Tetapi tidak ada produsen mobil lain yang menemukan banyak keberuntungan dalam kendaraan listrik, dan pertanyaan serius tentang bisnis masih tetap ada. Akankah EV menjadi murah dan cukup nyaman untuk menarik audiens arus utama? Bisakah pembuat mobil yang sekarang mengandalkan pickup besar dan SUV untuk keuntungan mereka menghasilkan uang dari model listrik? Bagaimana kita harus mengatasi ketidakadilan di pasar – saat ini mobil listrik masih lebih mahal daripada alternatif bertenaga gas, dan kredit federal senilai $ 7.500 atas penjualan mereka pada dasarnya adalah subsidi untuk orang kaya.
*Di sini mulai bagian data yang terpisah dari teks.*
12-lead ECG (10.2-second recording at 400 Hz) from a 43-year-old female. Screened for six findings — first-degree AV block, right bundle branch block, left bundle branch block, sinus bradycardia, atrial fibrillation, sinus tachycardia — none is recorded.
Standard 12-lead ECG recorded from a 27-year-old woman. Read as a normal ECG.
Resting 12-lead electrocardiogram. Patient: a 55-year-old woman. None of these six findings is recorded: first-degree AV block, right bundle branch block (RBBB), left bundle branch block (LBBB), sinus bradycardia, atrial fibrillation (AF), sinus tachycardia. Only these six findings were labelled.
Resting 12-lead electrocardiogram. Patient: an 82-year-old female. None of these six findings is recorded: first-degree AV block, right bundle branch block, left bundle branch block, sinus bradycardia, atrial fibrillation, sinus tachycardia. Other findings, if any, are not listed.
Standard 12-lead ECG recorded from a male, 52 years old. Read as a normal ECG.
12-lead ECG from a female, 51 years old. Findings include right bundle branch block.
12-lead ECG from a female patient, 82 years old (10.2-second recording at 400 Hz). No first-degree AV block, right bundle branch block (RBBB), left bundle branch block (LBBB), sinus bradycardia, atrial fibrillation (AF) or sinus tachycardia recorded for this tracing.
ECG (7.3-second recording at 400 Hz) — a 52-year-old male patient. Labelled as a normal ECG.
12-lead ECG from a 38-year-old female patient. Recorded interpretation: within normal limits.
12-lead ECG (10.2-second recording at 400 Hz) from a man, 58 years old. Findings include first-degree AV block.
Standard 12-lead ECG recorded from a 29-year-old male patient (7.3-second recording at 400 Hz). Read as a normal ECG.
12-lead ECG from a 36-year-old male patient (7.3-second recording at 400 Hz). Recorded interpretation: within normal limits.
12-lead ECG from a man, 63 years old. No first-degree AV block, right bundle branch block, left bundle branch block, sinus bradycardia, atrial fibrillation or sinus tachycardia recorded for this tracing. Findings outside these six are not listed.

Apakah itu penggunaan dana transportasi yang terbaik?

Dan apa yang kita lakukan dengan mobil bertenaga gas? Anda mungkin pernah melihat iklan GM Super Bowl yang aneh di mana Will Ferrell dan teman-teman selebritasnya menginvasi Norwegia karena sangat sukses dalam menjual kendaraan listrik. Apa yang tidak disebutkan dalam iklan tersebut adalah alasan mengapa begitu banyak orang Norwegia membeli kendaraan listrik – negara tersebut telah memberlakukan pajak yang tinggi pada mobil bertenaga gas, mempercepat transformasi ke masa depan yang lebih bersih. Haruskah kita mengikuti jejaknya?

Semua pertanyaan ini akan mempengaruhi kelangsungan bisnis mobil listrik. Perhatikan bahwa bahkan Tesla tidak pernah mendapat untung hanya dengan menjual mobil. Perusahaan ini telah mengumpulkan banyak sekali kredit regulasi tanpa emisi yang dijualnya kepada pembuat mobil lain; pada tahun 2020 Tesla menghasilkan lebih dari $ 1,6 miliar melalui kredit, yang tanpanya bisnisnya akan membukukan kerugian bersih.

Lalu ada semua masalah dengan mobil yang tidak bisa diperbaiki oleh motor listrik. Mobil memiliki permintaan yang tak pernah terpuaskan untuk jalan raya dan ruang kota, memenuhi kota-kota kita untuk penggunaan yang hampir eksklusif. Mereka mahal dan tidak efisien – gagasan konyol membayar ribuan dolar setahun untuk mesin yang kebanyakan diparkir tidak kalah konyolnya karena mobil sedang diisi saat diparkir. Dan apakah mobil kita ditenagai oleh elektron atau minyak bumi, kemungkinan lebih dari 1 juta orang di seluruh dunia akan terus meninggal dalam kecelakaan setiap tahun.

Bisakah kita memperbaiki masalah ini dengan teknologi yang lebih canggih? Mungkin suatu hari nanti. Tapi kami akan membuat kemajuan yang lebih baik jika kami mengidentifikasi masalah yang benar: Bukan bensin, tapi mobil.